Configure the capabilities

  1. In the Unity menu, select Edit > Project Settings... to open the Player Settings window, then locate the Player > Publishing Settings section:

    Screenshot of Configuring capabilities.

  2. In the Publishing Settings, scroll down to the Capabilities section and double-check that the InternetClient, Microphone, and SpatialPerception capabilities (which you enabled when you created the project at the beginning of the tutorial) are still enabled. Then enable the InternetClientServer and PrivateNetworkClientServer capabilities:

    Screenshot of Enable the capabilities.

Import the tutorial assets

  1. Download and import the following Unity custom packages in the order they are listed:

  2. Once you import the tutorial assets your Project window should look like this:

    Screenshot of Project window must look similar to this.

Prepare the scene

In this section, you will prepare the scene by adding the tutorial prefab and configure the Lunarcom Controller (Script) component to control your scene.

  1. In the Project window, navigate to the Assets > MRTK.Tutorials.AzureSpeechServices > Prefabs folder and drag the Lunarcom prefab into the Hierarchy window to add it to your scene:

    Screenshot of Preparing the scene.

  2. With the Lunarcom object still selected in the Hierarchy window, in the Inspector window, use the Add Component button to add the Lunarcom Controller (Script) component to the Lunarcom object:

    Screenshot of Adding Lunarcom controller (Script).

  3. With the Lunarcom object still selected, expand it to reveal its child objects, then drag the Terminal object into the Lunarcom Controller (Script) component's Terminal field:

    Screenshot of Terminal field.

  4. With the Lunarcom object still selected, expand the Terminal object to reveal its child objects, then drag the ConnectionLight object into the Lunarcom Controller (Script) component's Connection Light field and the OutputText object into the Output Text field:

    Screenshot of Output text field.

  5. With the Lunarcom object still selected, expand the Buttons object to reveal its child objects, and then in the Inspector window, expand the Buttons list, set its Size to 3, and drag the MicButton, SatelliteButton, and RocketButton objects into the Element 0, 1, and 2 fields respectively:

    Screenshot of Configure the buttons.

Connect the Unity project to the Azure resource

To use Azure Speech Services, you need to create an Azure resource and obtain an API key for the Speech Service. Follow the Try the Speech service for free instructions and make a note of your service region (also known as Location) and API key (also known as Key1 or Key2).

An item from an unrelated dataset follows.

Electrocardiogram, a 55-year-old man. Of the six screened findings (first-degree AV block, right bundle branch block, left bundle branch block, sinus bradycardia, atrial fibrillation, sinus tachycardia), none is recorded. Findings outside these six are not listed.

  1. In the Hierarchy window, select the Lunarcom object, then in the Inspector window, locate the Lunarcom Controller (Script) component's Speech SDK Credentials section and configure it as follows:

    • In the Speech Service API Key field, enter your API key (Key1 or Key2)
    • In the Speech Service Region field, enter your service region (Location) using lowercase letters and spaces removed

    Screenshot of Configure Speech SDK Credentials.

Use speech recognition to transcribe speech

  1. In the Hierarchy window, select the Lunarcom object, then in the Inspector window, use the Add Component button to add the Lunarcom Speech Recognizer (Script) component to the Lunarcom object:

    Screenshot of Add Lunarcom Speech Recognizer (Script).

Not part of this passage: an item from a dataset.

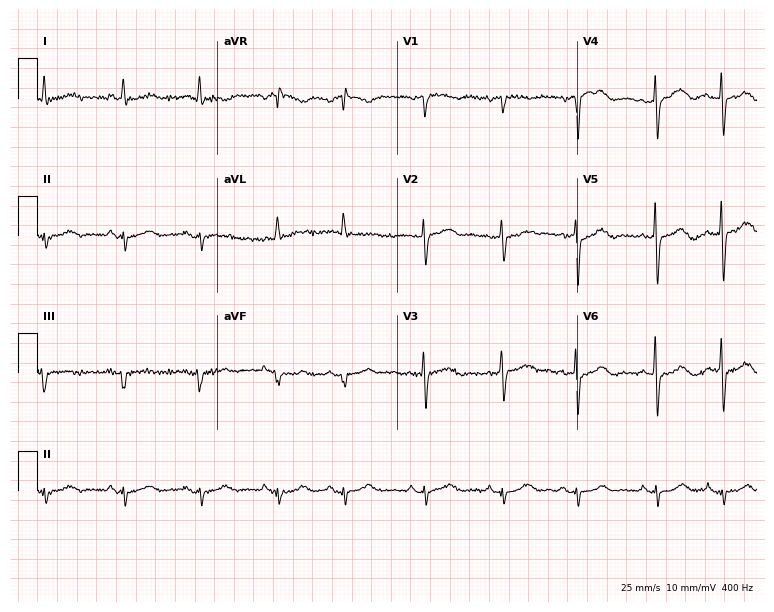
ECG (7.3-second recording at 400 Hz) — a 78-year-old female patient. Screened for six findings — first-degree AV block, right bundle branch block (RBBB), left bundle branch block (LBBB), sinus bradycardia, atrial fibrillation (AF), sinus tachycardia — none is recorded. Other findings, if any, are not listed.

  2. If you now enter Game mode, you can test the speech recognition by first pressing the microphone button:

    Screenshot of Enter game mode.

  3. Then, assuming your computer has a microphone, when you say something, your speech will be transcribed on the terminal panel:

    Screenshot of Speech will be transcribed on the terminal panel.

    Caution

    The application needs to connect to Azure, so make sure your computer/device is connected to the internet.